RSUI berhasil melakukan operasi pembesaran prostat jinak (PPJ) tanpa bekas sayatan, tindakan tersebut dilakukan dengan teknik terbaru yakni Transurethral enucleation and resection of the prostate (TUERP).

Dokter Spesialis Urologi dr. Dyandra Parikesit, B.MedSc, Sp.U dalam keterangannya, Senin mengatakan bahwa tindakan operasi Pembesaran prostat jinak (PPJ) dilakukan dengan teknik TUERP memiliki beberapa kelebihan dibanding teknik sebelumnya yaitu Transurethral resection of prostate (TURP).

"Operasi TUERP yang dilakukan di RSUI sudah menggunakan teknik terkini dengan peralatan terbaik agar dapat memberikan manfaat dan hasil untuk pasien," katanya.

Operasi TUERP menggunakan alat berupa teropong sehingga tidak meninggalkan luka. Teropong akan dimasukkan melalui saluran kemih (saat pasien dalam pembiusan), dan mengeluarkan jaringan prostat yang menyebabkan penyumbatan.

Operasi ini diindikasikan pada pasien dengan infeksi saluran kemih berulang, BAK berdarah berulang, batu kandung kemih, penurunan fungsi ginjal yang disebabkan oleh penyumbatan akibat PPJ, dan perubahan patologis pada kandung kemih dan saluran kemih bagian atas.

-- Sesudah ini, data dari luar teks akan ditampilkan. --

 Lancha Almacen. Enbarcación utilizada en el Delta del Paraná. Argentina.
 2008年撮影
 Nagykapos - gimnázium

Lebih lanjut dr. Dyandra mengatakan bahwa lama pengerjaan operasi TUERP sekitar 1-2 jam. Pasien akan dipasang kateter selama 3 hari pasca operasi. Pada hari ketiga, diharapkan kateter sudah dapat dilepas dan pasien dapat menjalani rawat jalan. Meski proses penyembuhan tidak memerlukan waktu yang lama, setelah operasi TUERP, pasien disarankan untuk menghindari kegiatan berat selama 10-14 hari.

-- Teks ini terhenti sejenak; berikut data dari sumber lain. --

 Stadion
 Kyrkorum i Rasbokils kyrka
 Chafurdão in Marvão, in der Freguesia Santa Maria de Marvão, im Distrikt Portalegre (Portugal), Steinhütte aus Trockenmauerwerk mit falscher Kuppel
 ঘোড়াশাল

"Teknik TUERP diketahui memiliki beberapa kelebihan dibandingkan dengan TURP, seperti lebih banyak jaringan yang dapat diambil, kebutuhan transfusi pasca operasi yang lebih rendah, serta pancaran kemih dan keluhan yang lebih baik. Selain itu pasien juga tidak memerlukan sayatan sehingga waktu penyembuhan lebih baik dan waktu rawat lebih singkat," jelasnya.

Menurut data penelitian, pada pria di bawah usia 40 tahun juga dapat mengalami pembesaran kelenjar prostat, tetapi jarang menimbulkan tanda dan gejala. Sekitar sepertiga pria mengalami gejala sedang hingga berat pada usia 60 tahun, dan lebih dari setengahnya terjadi pada usia 80 tahun.

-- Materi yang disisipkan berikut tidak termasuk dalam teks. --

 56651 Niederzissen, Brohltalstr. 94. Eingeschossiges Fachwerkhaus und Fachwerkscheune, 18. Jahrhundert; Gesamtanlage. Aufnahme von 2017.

Beberapa faktor resiko yang menyebabkan PPJ diantaranya, penuaan, faktor keturunan, yakni memiliki keluarga, seperti ayah atau saudara laki-laki dengan PPJ berarti akan lebih mungkin memiliki keluhan pembesaran kelenjar prostat.

Selain itu, diabetes dan penyakit jantung, penelitiAn menunjukkan bahwa laki-laki dengan diabetes, penyakit jantung dan penggunaan beta blocker (obat jantung) dapat meningkatkan risiko PPJ. Gaya hidup, obesitas atau kegemukan juga meningkatkan risiko PPJ.

Ia menjelaskan, estimasi biaya operasi TUERP di RSUI juga beragam, namun bagi masyarakat yang ingin menggunakan jaminan pemerintah, RSUI sudah dapat melayani pasien rujukan dengan jaminan BPJS Kesehatan. Dalam hal ini, penerimaan pasien sesuai dengan sistem rujukan berjenjang berdasarkan ketentuan dari BPJS Kesehatan.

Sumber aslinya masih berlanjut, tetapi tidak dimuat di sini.